An astronomer tells the BBC that a piece of rock collected by the Apollo 11 astronauts is sitting in a dump in North Dublin.

A US research holds a vial with a fragment of rock from Apollo 11. Ireland's fragment of Apollo 11 rock has been missing since a fire in 1977.
A US research holds a vial with a fragment of rock from Apollo 11. Ireland's fragment of Apollo 11 rock has been missing since a fire in 1977.
Image: Jeff Roberson/AP

IF YOU SHOULD find yourself with some time to spare around Finglas some time soon, it might be worth your while wandering into the old dump across the road from Dunsink Observatory.

For there, we learn today, there lies a lump of rock from the moon – worth in the region of $5 million.

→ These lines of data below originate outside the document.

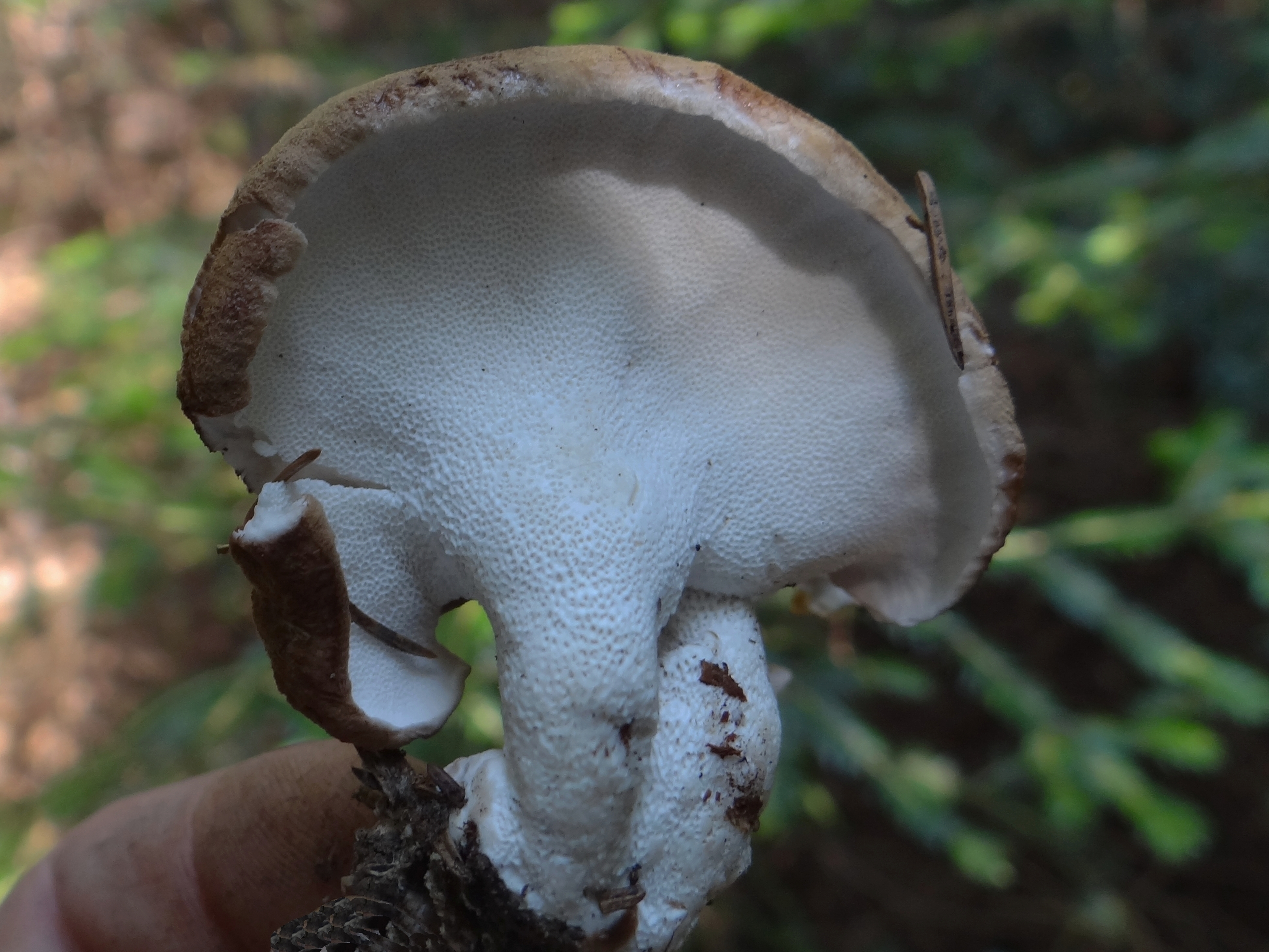 Albatrellus cristatus (location: Poland, Beskid Wyspowy, Kobylica (inaczej Kiczora))
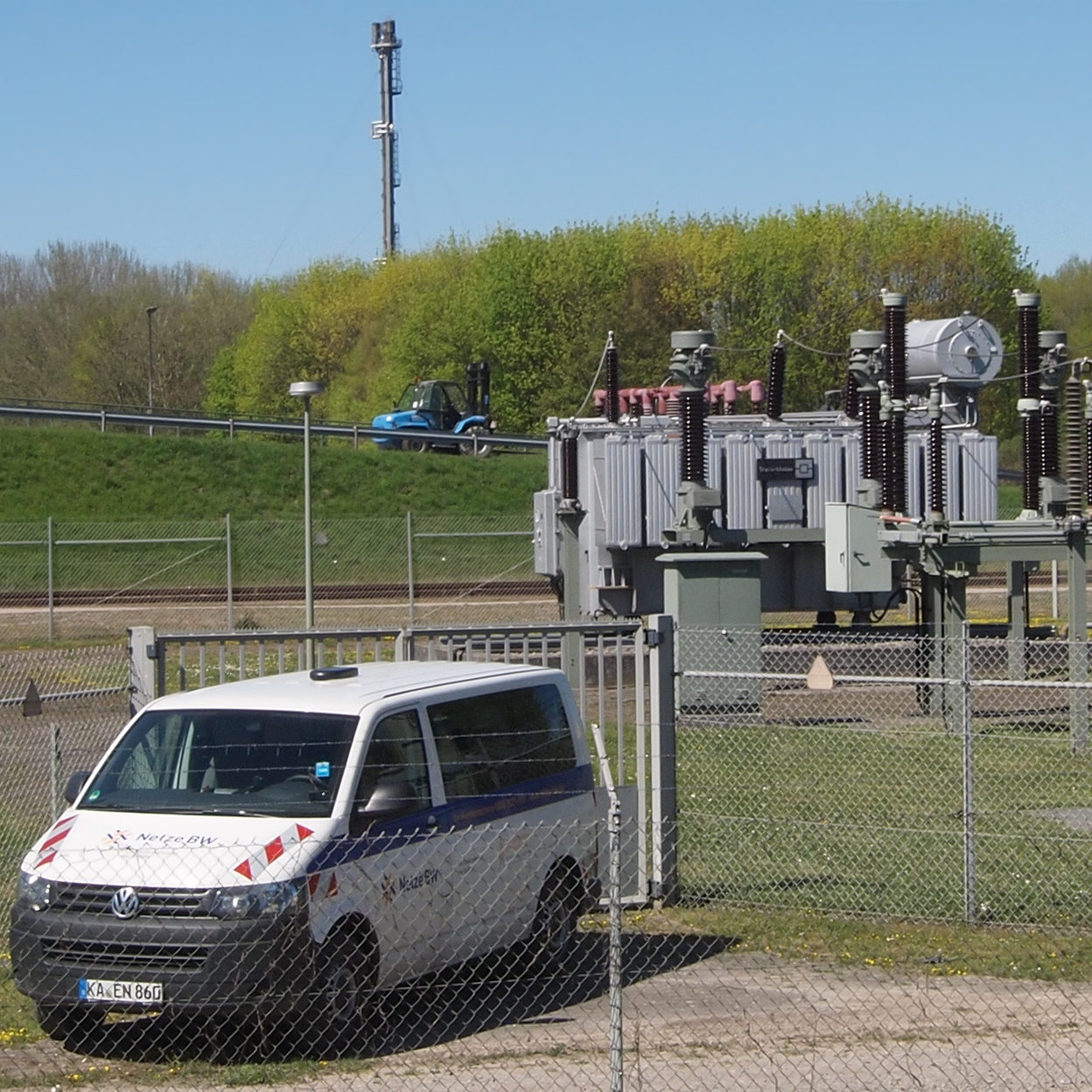 Fahrzeug der Netze BW beim Umspannwerk links der Alb der Mineralölraffinerie Oberrhein
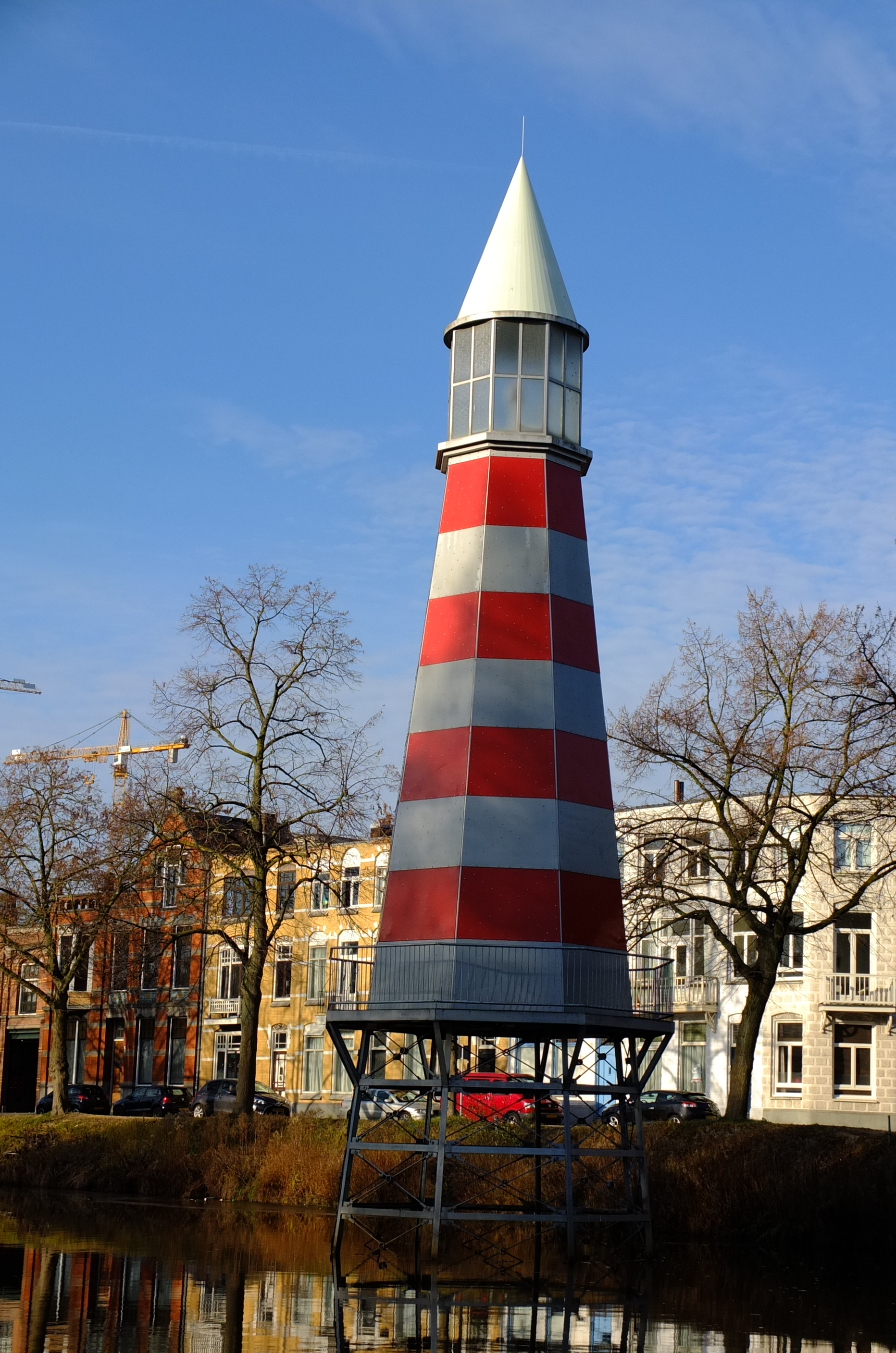 Zicht op de vuurtoren van de kunstenaar Aldo Rossi in de Academiesingel. Met daar achter zicht op de woningen aan de Academiesingel. Niet van het Park Valkenberg en het Station Breda
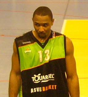 Le joueur américain de basket-ball Eric Campbell (ASVEL Lyon-Villeurebanne, à Agde, 34)
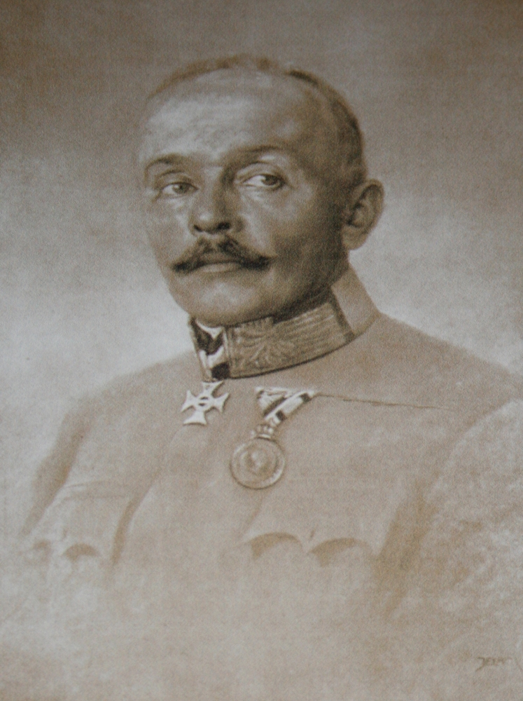 snimljeno tijekom Noći muzeja u Hrvatskom državnom Arhivu u Zagrebu
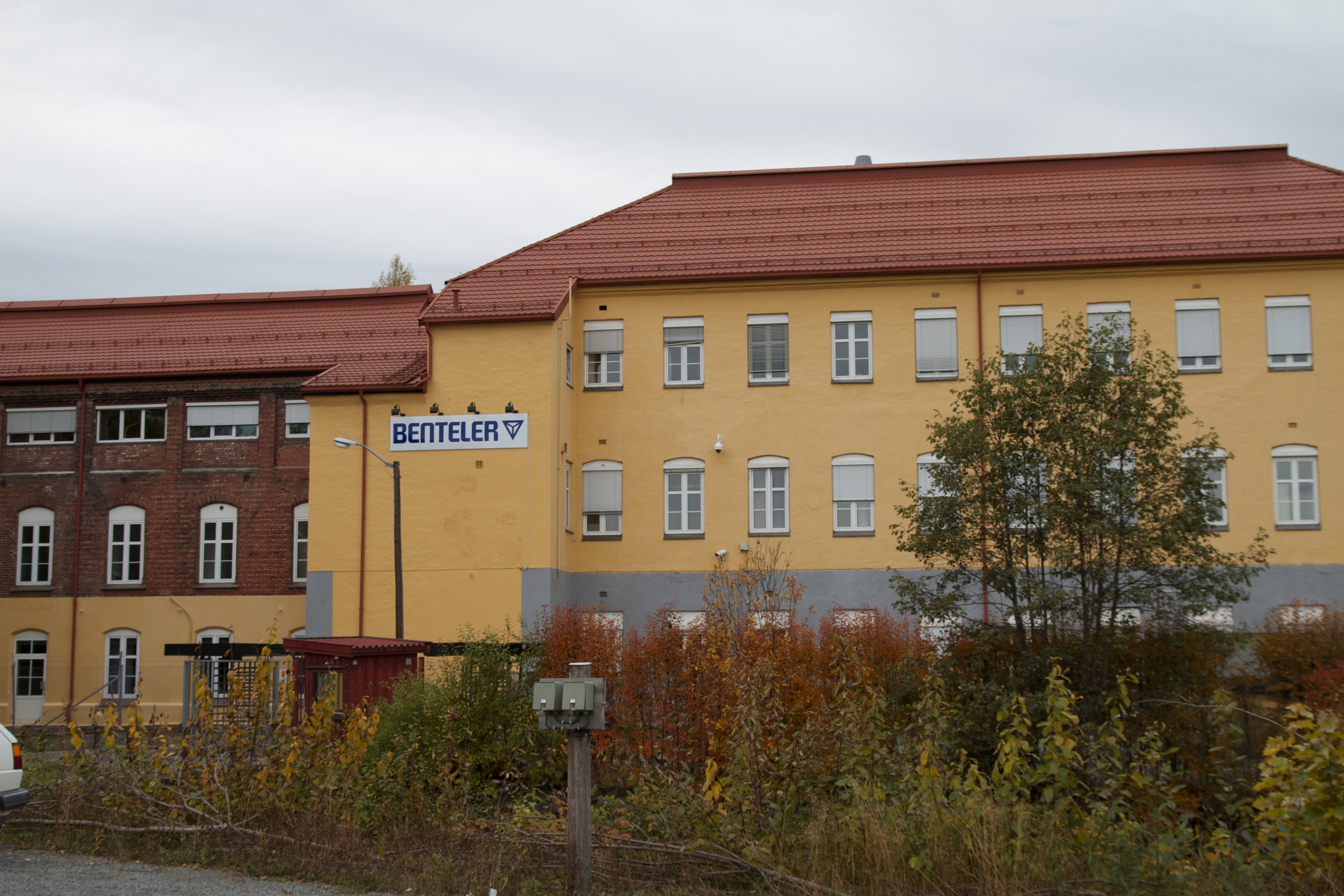 Raufoss Fyrstikk- og Patronfabrikk. Bygget først som fyrstikkfabrikk, deretter nedbrent og gjenoppbygget som patronfabrikk.
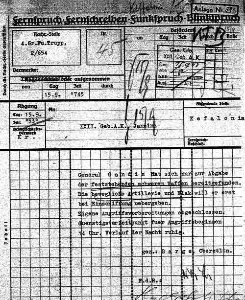 Kess[...] (o Keff) Funkspruch Hoch stelle 4 Gr.Fu.Trupp 2/654 Nr. 45 Befordert Anlage Nr. 5? durch: KTB (Kriegstagebuch?) Angenommen oder aufgenommen: Tag: 15 9 Zeit: 07:45 Abgang: Tag: 15 9 Zeit: 05:30 An: XXII Geb.A.K. Jan? (Gebirgsdivision ArmeeKorps?) Absendende Stelle: Kefalonia Inhalt: General Gandin hat sich nur zur Abgabe der feststehenden schweren Waffen bereit gefunden. Die bewegliche Artillerie und Flak will er erst bei Einschiffung übergeben. Eigene Angriffsvorbereitungen abgeschlossen. Guenstigster Zeitpunkt für Angriffsbeginn 14 Uhr. Verlauf der Nacht ruhig. gez.: Barge Oberstltn. F.d.R

A very interesting piece published this morning in the BBC’s online news magazine covers the plight of the ‘missing moon rocks’ – pieces from the lunar surface which were harvested by the astronauts of Apollo 17.

Having ordered the end to the Apollo lunar missions (Eugene Cernan and Harrison Schmitt were the last two men to walk on the moon), Richard Nixon decided to split up their lunar rock, and some harvested by the Apollo 11 mission of Armstrong and Aldrin, and distribute it worldwide.

A piece was sent to all 50 US states, with other pieces sent to 135 countries worldwide – mounted, as Mark Bosworth reports, on a small plaque with the flag of each one attached.

Ireland’s piece – of Apollo 11 rock – was kept in the country’s main observatory, at Dunsink just inside the M50: the one pretty much just across the road from the dump in Finglas.

That is, until Monday 3 October 1977 – when flames were seen in the observatory in the early hours. By daybreak, the Irish Astronomical Journal reports, “the Meridian Room library [the main public auditorium] and the laboratory spaces in the basement were completely destroyed”.

The cause of the fire was never identified – and nor, apparently, was the small piece of lunar leftovers which was part of the debris left behind.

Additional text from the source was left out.